Short answer: squeeze will be supported in about a week. RHEL6 (and CentOS 6) will probably be supported in two weeks.
Long answer:
We don’t even try to support beta or pre-release or release candidate operating systems, because they are moving targets, and we expect the people who need the install script to be the same people that need a predictable and stable platform on which to build their hosting infrastructure. So, we begin working on support in install.sh and our software repository within a day or two of the new OS version being released.
The process of building new OS support usually does not require major install.sh changes, and is mostly a matter of building the software repository for the new OS. Debian and Ubuntu moved to the two-repo layout in their most recent versions (where there is a virtualmin-osname and virtualmin-universal repo, where universal contains all the Webmin/Virtualmin packages, which never need to be rebuilt for new systems), which speeds up the development process quite a bit. They also moved to using the apache2-suexec-custom package, which sped it up even more, since we no longer have to maintain Apache packages for that distro. At this point, if everything goes perfectly, we can theoretically add support for a new Debian or Ubuntu version in a couple of days of steady work, plus a day of testing. Confounding that, however, is the apt-get/dpkg problem.

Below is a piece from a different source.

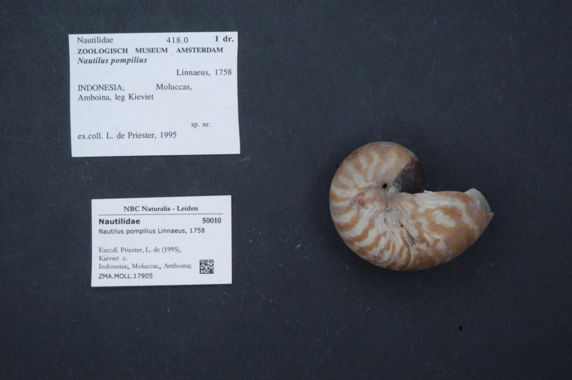 Nautilus pompilius Linnaeus, 1758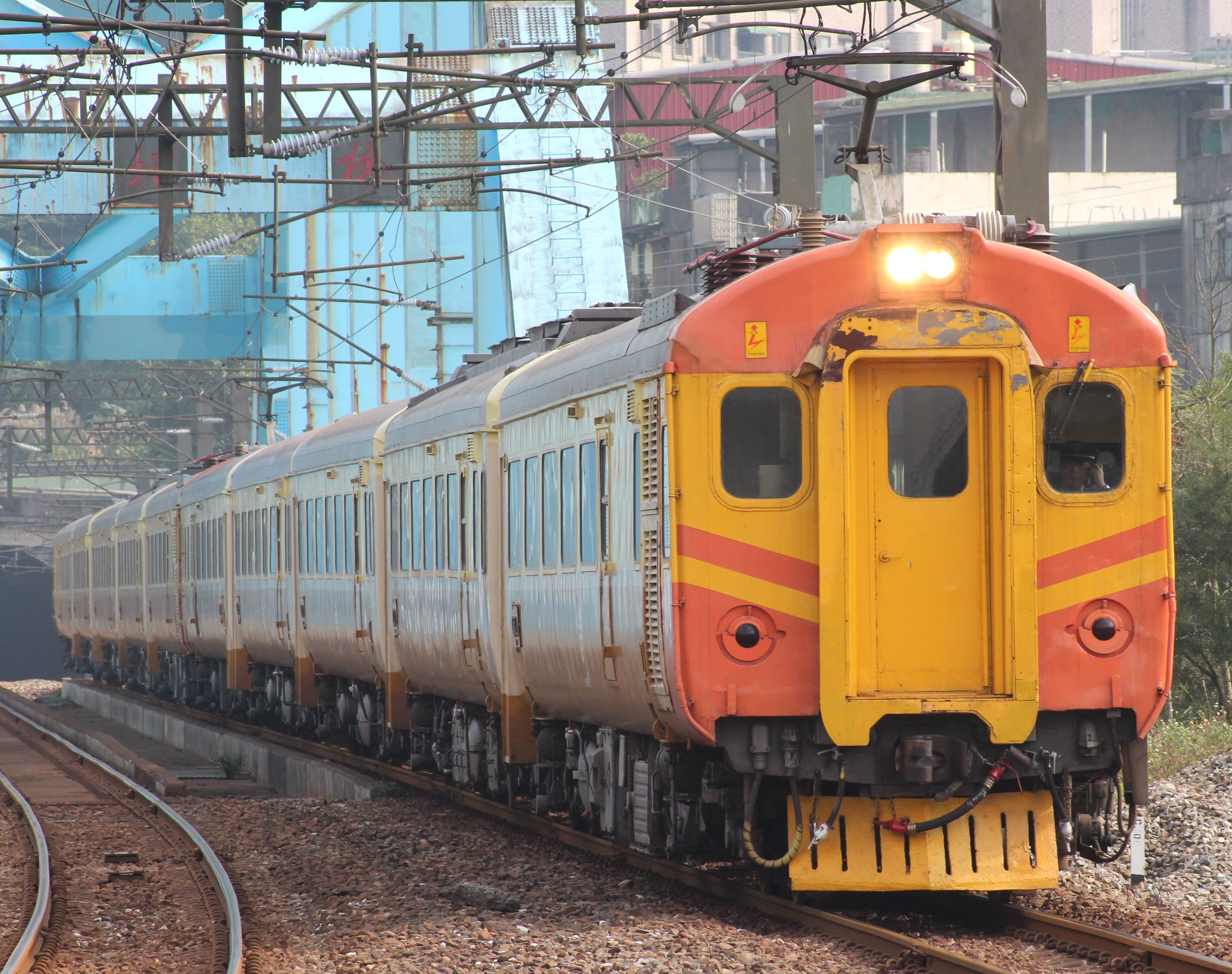 台湾鉄路管理局EMU100型電車 八堵鉄橋

Some assumptions I made in the installation process in the past have begun to bite us in the ass lately in ways that I never would have predicted. apt-get/dpkg does not handle dependencies in the same way as yum/RPM, and in fact, it has some terrifying behaviors for packages that have been installed to resolve dependencies…as soon as those dependencies are no longer present, dpkg uninstalls everything that was installed based on dependencies. Meaning that people who aren’t careful when using the package manager could pretty easily uninstall Virtualmin and all of its packages. It’ll tell you it’s gonna happen, but it’s pretty wordy output, and people who are in the habit of just saying yes to everything the package manager says could end up with a very unpleasant surprise when they try to login to Virtualmin later. (Hint: Don’t do that!)
So, obviously this problem has to be fixed before we can call squeeze supported. I’m not yet entirely sure how to fix it, however, so it will require more testing and documentation reading than I usually have to do. It probably also means that install.sh will get some major changes (which I hate to do, because it then has to be tested across all systems that the changes could effect, but it seems like we have to move all of the dependency resolution out of the virtualmin-base package and into a script, so that removing any one part of the Virtualmin system–even something seemingly unimportant–won’t cause the entirety of the rest of it to be removed).

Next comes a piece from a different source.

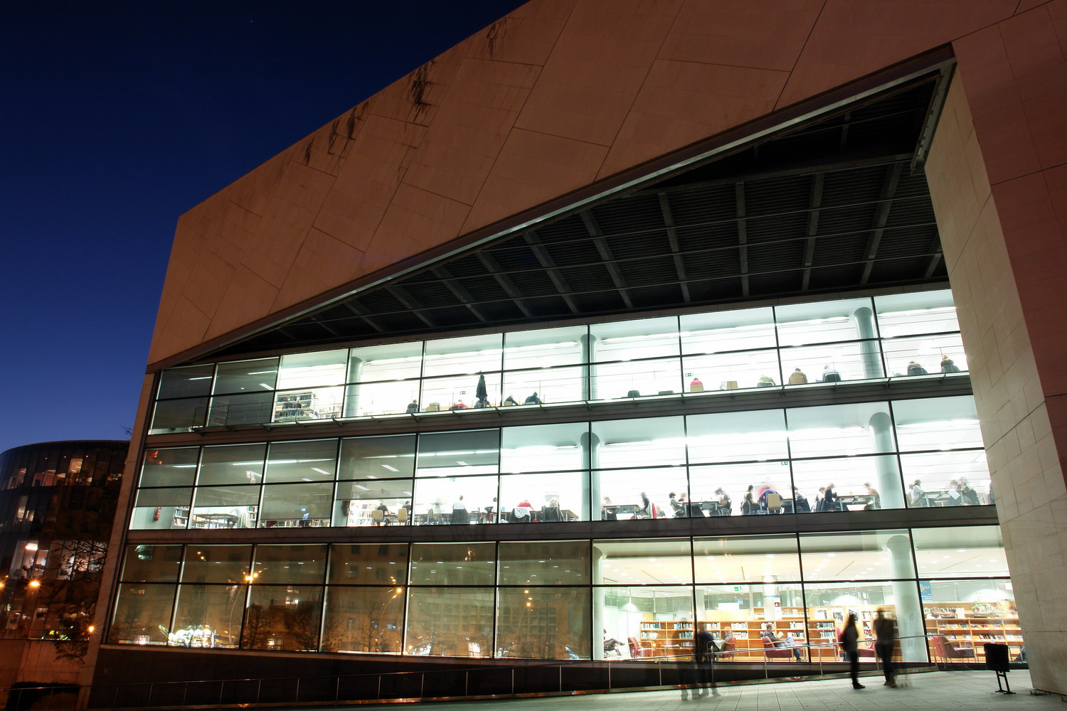 VIsió nocturna de la BRGF

Oh, and a longer answer on the RHEL 6 and CentOS 6 front:
I’m not sure, but probably a week or two. CentOS 6 isn’t actually out yet, which is a confounding issue, since we don’t have money lying around to buy RHEL6 licenses (32 and 64 bit are both needed) that we only need for a few days to add support to the installer (we don’t have a lot of RHEL users, so it’s hard to justify a big software expense for so few customers). Hopefully, a CentOS 6 build will show up shortly. Looks like the 17th is the planned beta release, so I can probably start working on it then, and three days after that it’ll be built and tested.